For those wanting Verbal in hood mode, you've got "Hey mister". Okay, so perhaps this song isn't completely greazed out, but it is a hood banger with all your cliche's thrown in to guarantee a two-step from the thugs 'n crippers and some grinding from the ladies. "I want it all" follows on from "Hey mister" but takes on a decidedly darker one with its haunting chorals on the hook and ominous gangsta whistle. The song is pretty crap if truth be told. It sounds like a really bad knock off of MIMS' "This is why I'm hot". And Verbal brings nothing to the table lyrically.

"Liar" goes all 60's rock / funk 'n Tarantino soundtrack our arses. This song is every bit what you'd expect from Verbal as he has touched on this sound before. But for all of the energy and shimmy worthiness of the music, Verbal brings absolutely NOTHING to the song vocally. His vocals are affected to the point where he sounds completely distant and detached from the song. A wasted shot at a great song, because the music rocks. The guitars come out again for the folk influenced "Nothing", as do the vocal tweakings. But Verbal's laid back style works a heck of a lot better here than it does on "Liar" due to the folky kickin'-back-in-my-hammock-doing-f**k-all vibe of the song. It would have been nice to have heard him without the vocoder though, as it pushes him into the back of the song instead of having him come center and forward.

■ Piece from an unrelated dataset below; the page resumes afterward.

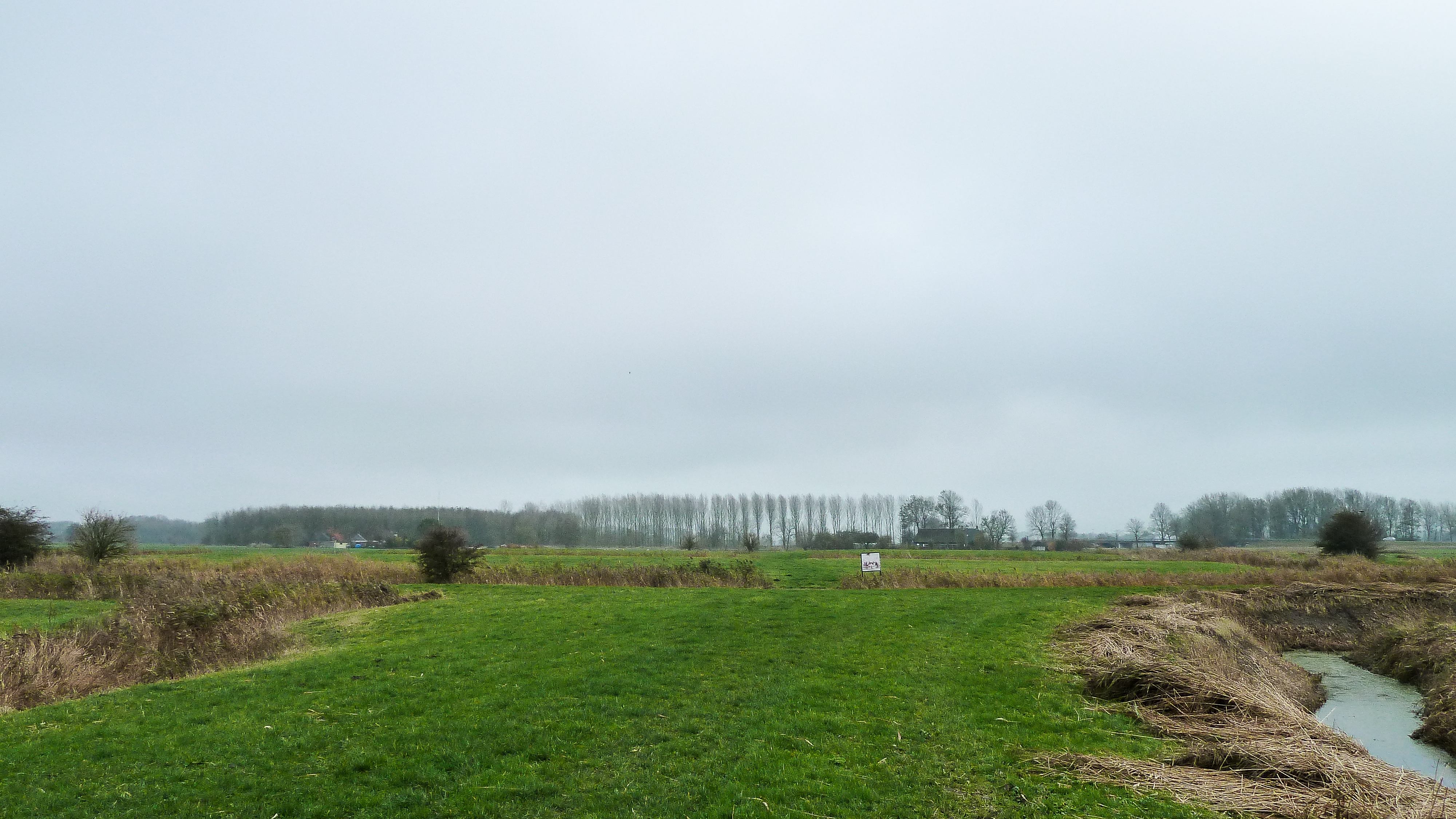 Overzicht borgterreinen Tammingahuizen

I have to hand it to Verbal. I thought I knew what to expect from this release after following his music as one half of M-Flo for so many years, but he completely blind sighted me with this release. Visionair is as eclectic and off the wall as many of M-Flo's albums - casually swinging from one song style to the next. But the track to track aural shifting doesn't feel as cohesive here as it does on any of M-Flo's releases. It causes Visionair to sound un-focused. Resulting in a really messy sounding album.

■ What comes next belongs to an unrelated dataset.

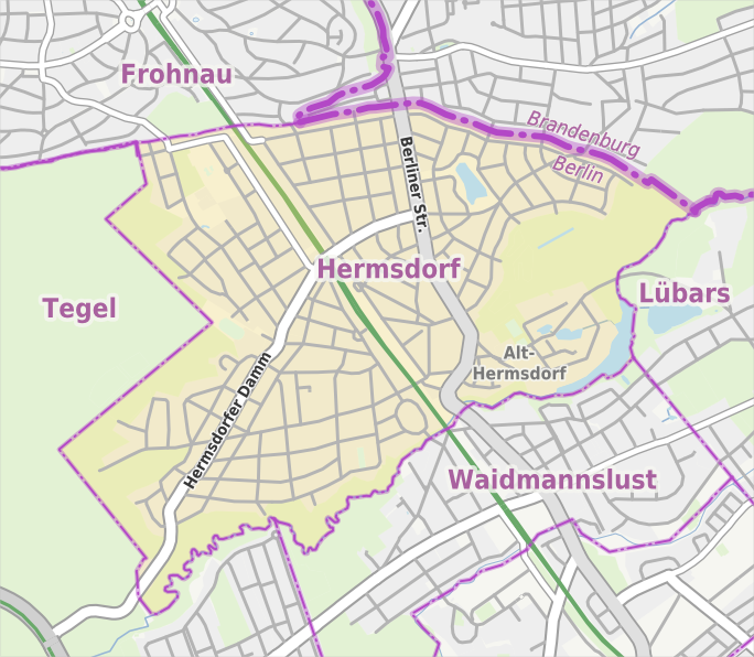 Übersichtskarte der Straßen und Ortslagen in Berlin-Hermsdorf

As a whole Visionair just doesn't click. And despite this being Verbal's first solo release, he seems muted for much of it. Verbal stood at the forefront much more on M-Flo and Teriyaki boyz' releases. Namie, Lil' Wayne and Nicki Minaj all outshine him on their featured songs respectively. And when Verbal is going it alone on songs, the production is outshining him whilst he just verbally flounces and spits nonsense into the microphone. There is nothing on this album to make you take Verbal seriously because all he does for the most part is just banter over songs like a mixtape DJ. He has such a cool voice and a sick flow. It's just a downright shame he didn't utilize it to the best effect here.

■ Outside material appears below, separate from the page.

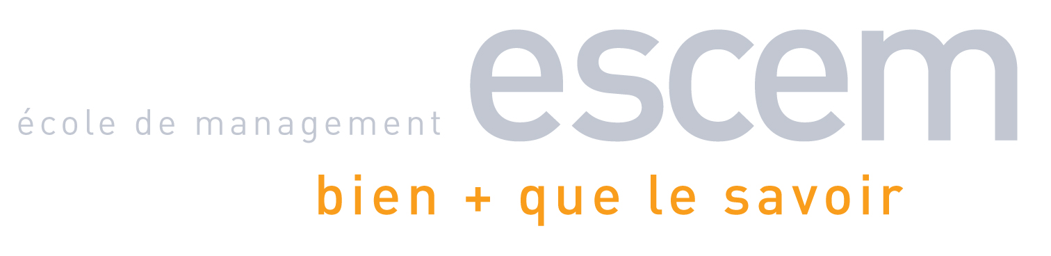 ESCEM : Ecole supérieure de commerce et de management

Visionair has some good songs. And the songs which are good are brilliant. But as a whole the album just sucks. It's too messy and too fragmented a release to really get into. And the charm that made Verbal so appealing as a part of M-Flo just seems void here. What we have here is an album which acts as vehicle for the producers involved rather than Verbal himself. If this was Verbal's intention all along, then he succeeded greatly. But if he hoped to get his name in people's mouths and make a name for himself as a rapper / part-time auto tuned singer, then the lil' guy failed - because he doesn't make enough noise to be taken notice of.

Album highlights:
■ Black out
■ Dope boy fresh
■ Change change J's fave
■ Stomp dem roach

Related album reviews: M-Flo's Cosmicolor | Teryiaki boyz's Beef or chicken


  1. I kinda wish he had did a song with Crystal Kay for this album. She'd do great with what ever sound. I'd really like to hear her do another hip-hop/r&b song again.

    I'll take her over Namie any day.

  2. It's a shame, the album is really good however i'm rather indifferent about it now that the truth about the album came out in this review. All the recycled verses from earlier songs/mixtapes, it's disappointing.

  3. I couldn't make up my mind about the album, so I searched for reviews of it.
    This one showed up and basically explained the album for me. I couldn't decide whether I like it or not, oddly enough, but after reading this, it becomes clear why I'm so confused by it.

    Great review, totally spot on and I have to agree 100% with what you've said.

  4. Great review. I have to agree with you on this review. The album sounds REALLY messy and jumpy. It does not sound coherent at all. Perhaps Verbal was just experimenting with this album. Hopefully his second album will be better.